Fortress Fract was not such a great hit, tho I thought it the best
thing I'd written at the time.  The main problem I had with Fortress
Fract was that the tile games for each floor were impossibly complex
for the players.  It came out to an array of 8x8 tiles which is
non-trivial for most Homo Sap to solve IRL.  If/when I do it again I
expect that 3x3 will be more likely just for playability.  The next
biggie was that there were just too many floors and too many ways to
get (seemingly) inextricably trapped.  It was seemed too easy to
wander there for days trying to get out.  Were I to do it again I'd
probably make for easier egress ("You climb into the water chute to
get shot out into the middle of the lake, there to test whether you
can swim better or faster than the many monsters in the lake").  Sort
of a I-give-up-gemme-outta-here/bail system

>However, the fact that so many
>players went after the puzzles proves you were doing good!

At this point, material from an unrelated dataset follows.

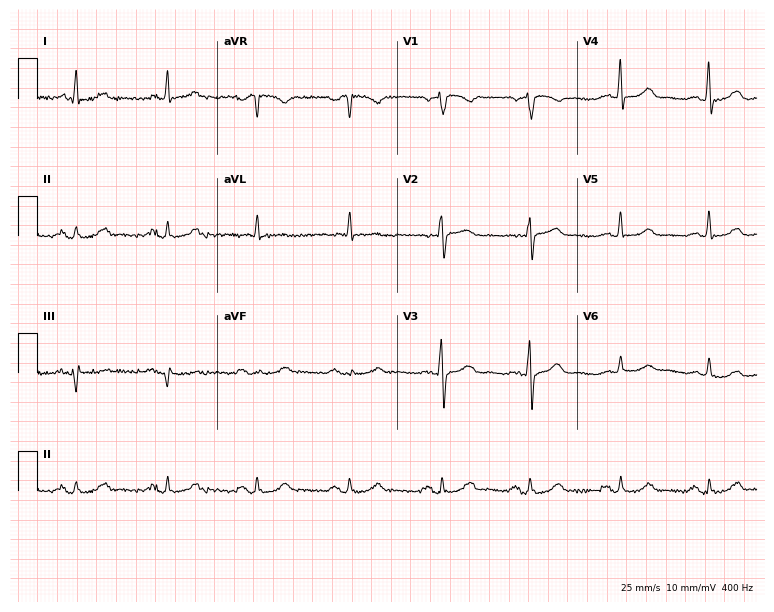
Standard 12-lead ECG recorded from a 66-year-old female (7.3-second recording at 400 Hz). Read as a normal ECG.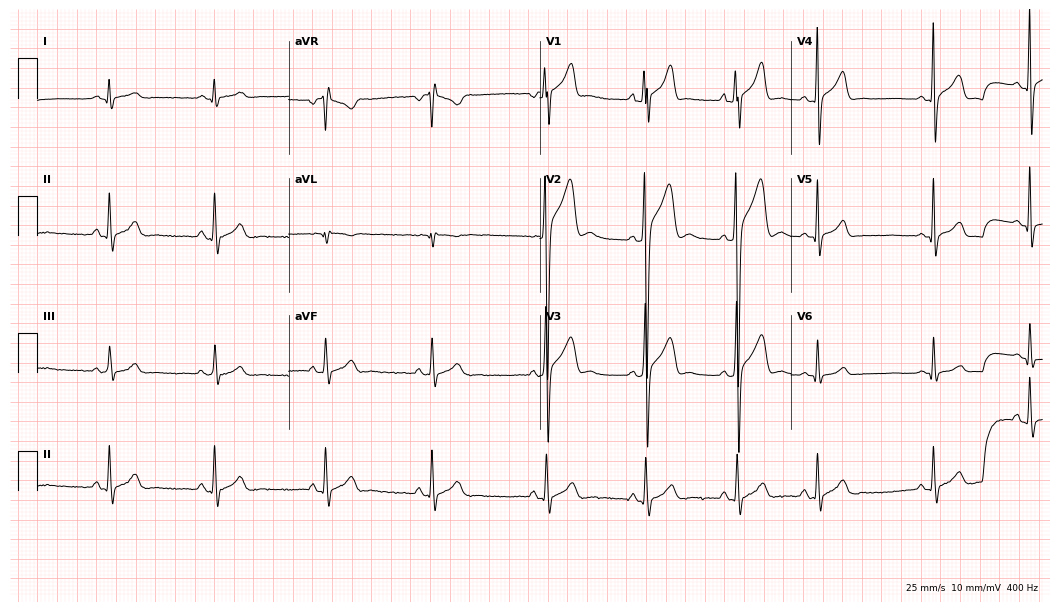
12-lead ECG (10.2-second recording at 400 Hz) from a 21-year-old man. Labelled as a normal ECG.

We were running a dial-up game with a total user base running well
under 100, and a max simultaneously online of somewhere in the low
teens (a roaring success for those days).  We were also one of the
very few MUDs in the area (even local calls are toll in England),
which gave us something of a captive market.

Things are bit different now.

>:  1) The game kills you.  Do something stupid like step the wrong way
>:into quick sand and drown.

>[Little penalty for the explorer.]

>:  2) You kill yourself.  Do somthing stupid like pick on the wrong
>:player/mobile and get yourself slaughtered.

>[Serious penalty for the deliberately dumb.]

>That sounds right to me. I don't like getting killed randomly (I'm an
>explorer - I like to see what's out there), but getting killed by my
>own deliberate risk-taking I don't mind.

Its essentially what Shades did.  There you lost nothing for walking
into a spike in the East Tower, lost a bit for getting killed by a
mobile or other player, and lost a LOT if you tried to kill something
and got killed instead.

>:		     Get a second body, park is somewhere safe and just
>:ignore it to have semi-guaranteed immortality. 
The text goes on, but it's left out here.